Genève rend un émouvant dernier hommage à S. Moutinot

Jeudi 27 avril 2006
La Cathédrale Saint-Pierre était pleine pour dire adieu à l’épouse du conseiller d’Etat.
Elle avait promis d’être là, elle est venue. Micheline Calmy-Rey, présente surtout en amie du couple Moutinot plutôt qu’en tant que conseillère fédérale, a assisté hier après-midi, en compagnie d’une foule de personnalités et d’amis moins connus, aux obsèques de Suzanne Moutinot en la cathédrale Saint-Pierre.
Emportée le 19 avril par la maladie, alors qu’elle n’était âgée que de 54 ans, l’épouse de Laurent Moutinot laisse trois grands enfants. Au cours d’une cérémonie sobre, mais émouvante, c’est le portait d’une femme «à la personnalité forte et rayonnante» qui est apparu.
Lumineuse aussi sans doute.
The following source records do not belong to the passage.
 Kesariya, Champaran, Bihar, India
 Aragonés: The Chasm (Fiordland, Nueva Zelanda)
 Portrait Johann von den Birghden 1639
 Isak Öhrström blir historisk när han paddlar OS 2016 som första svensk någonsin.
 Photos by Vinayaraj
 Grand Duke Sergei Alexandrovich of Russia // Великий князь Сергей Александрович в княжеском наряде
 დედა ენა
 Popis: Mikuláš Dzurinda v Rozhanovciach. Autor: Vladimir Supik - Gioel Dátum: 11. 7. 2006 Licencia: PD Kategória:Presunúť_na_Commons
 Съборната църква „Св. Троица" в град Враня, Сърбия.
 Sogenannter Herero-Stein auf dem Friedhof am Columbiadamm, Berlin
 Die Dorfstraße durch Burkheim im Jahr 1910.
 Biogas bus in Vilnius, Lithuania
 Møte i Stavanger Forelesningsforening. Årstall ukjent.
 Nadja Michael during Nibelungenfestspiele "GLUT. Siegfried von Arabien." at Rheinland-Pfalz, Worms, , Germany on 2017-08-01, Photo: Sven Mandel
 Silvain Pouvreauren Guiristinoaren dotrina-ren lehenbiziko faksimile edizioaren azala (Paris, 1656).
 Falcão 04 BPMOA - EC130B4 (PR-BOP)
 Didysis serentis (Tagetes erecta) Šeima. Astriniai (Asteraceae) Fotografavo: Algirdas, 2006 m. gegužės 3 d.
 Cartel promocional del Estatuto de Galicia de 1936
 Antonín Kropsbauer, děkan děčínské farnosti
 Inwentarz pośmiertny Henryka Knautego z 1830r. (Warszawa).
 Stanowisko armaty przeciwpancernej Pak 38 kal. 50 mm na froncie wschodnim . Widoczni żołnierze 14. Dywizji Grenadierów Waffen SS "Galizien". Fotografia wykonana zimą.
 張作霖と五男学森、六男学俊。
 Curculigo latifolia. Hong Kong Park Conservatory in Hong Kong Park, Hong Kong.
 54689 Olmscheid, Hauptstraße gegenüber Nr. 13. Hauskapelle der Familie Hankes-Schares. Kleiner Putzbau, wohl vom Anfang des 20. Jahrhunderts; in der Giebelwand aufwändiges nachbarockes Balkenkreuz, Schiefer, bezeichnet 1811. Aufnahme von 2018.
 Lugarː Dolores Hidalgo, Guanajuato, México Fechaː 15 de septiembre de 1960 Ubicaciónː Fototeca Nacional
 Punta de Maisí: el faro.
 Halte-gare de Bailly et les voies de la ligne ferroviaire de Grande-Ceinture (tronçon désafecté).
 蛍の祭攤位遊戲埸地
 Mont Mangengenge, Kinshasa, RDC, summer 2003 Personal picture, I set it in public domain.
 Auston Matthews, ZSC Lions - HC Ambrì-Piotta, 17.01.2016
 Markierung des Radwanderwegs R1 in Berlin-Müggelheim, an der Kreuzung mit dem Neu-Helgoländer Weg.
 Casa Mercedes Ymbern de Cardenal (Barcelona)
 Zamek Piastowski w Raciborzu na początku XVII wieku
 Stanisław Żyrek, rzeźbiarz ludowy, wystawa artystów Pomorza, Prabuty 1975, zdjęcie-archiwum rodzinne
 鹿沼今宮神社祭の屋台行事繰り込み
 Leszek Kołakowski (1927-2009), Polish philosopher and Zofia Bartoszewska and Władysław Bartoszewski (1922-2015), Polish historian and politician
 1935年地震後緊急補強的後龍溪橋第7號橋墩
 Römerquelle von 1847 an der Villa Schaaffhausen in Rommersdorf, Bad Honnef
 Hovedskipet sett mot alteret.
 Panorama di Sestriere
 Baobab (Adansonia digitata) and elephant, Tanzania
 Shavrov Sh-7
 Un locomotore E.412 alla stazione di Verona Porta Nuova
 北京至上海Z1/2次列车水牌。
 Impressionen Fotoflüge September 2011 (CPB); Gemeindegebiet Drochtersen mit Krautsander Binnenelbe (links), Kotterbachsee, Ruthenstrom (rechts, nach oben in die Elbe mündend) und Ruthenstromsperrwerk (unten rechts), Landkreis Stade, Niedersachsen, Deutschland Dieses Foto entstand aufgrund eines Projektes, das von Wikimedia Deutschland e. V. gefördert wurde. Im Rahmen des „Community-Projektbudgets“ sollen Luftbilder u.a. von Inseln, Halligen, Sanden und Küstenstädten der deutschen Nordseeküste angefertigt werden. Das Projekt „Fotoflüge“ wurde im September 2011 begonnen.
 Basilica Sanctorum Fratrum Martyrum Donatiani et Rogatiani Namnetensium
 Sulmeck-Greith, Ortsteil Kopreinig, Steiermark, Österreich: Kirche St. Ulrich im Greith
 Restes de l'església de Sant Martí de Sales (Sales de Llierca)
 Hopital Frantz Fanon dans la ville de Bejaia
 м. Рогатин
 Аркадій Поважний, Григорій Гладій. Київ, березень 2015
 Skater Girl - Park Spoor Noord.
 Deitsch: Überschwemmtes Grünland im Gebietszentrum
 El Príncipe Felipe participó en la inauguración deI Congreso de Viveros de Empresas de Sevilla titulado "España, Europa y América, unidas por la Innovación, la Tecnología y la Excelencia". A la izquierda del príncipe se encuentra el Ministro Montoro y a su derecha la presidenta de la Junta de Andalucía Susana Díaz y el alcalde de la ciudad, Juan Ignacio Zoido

Comme cette phrase de Mme Moutinot, rappelée lors du service par la pasteure Lytta Basset, au sujet de la passion pour le chant qui l’avait saisie il y a six ans: «Accoucher de sa voix, c’est un peu comme accoucher de soi-même. »
Le goût des voyages
Un frisson parcourt ensuite l’assemblée lorsque l’amie et professeur de la défunte entonne l’Ave Maria de Schubert, «le dernier chant appris et fort bien chanté paraît-il par Suzanne Moutinot».
Très loin d’avoir vécu dans l’ombre de son mari (elle refusait d’apparaître à ses côtés lors des événements officiels), Suzanne Moutinot partageait en revanche le goût du conseiller d’Etat pour les voyages.
Elle aura marqué ceux qui la côtoyaient «par sa vitalité, sa joie de vivre, son humanité, ou encore son écoute». Médecin, mère de famille, très engagée dans le milieu associatif, elle aura mené toutes ces activités en s’attirant partout sympathie et respect.
Et tous étaient là, mercredi, emplissant la cathédrale, tentant d’apporter à cette famille meurtrie un peu de chaleur et de réconfort.
Les six collègues de Laurent Moutinot bien sûr, de nombreux anciens conseillers d’Etat, mais également des avocats de l’Asloca et de nombreux amis des associations.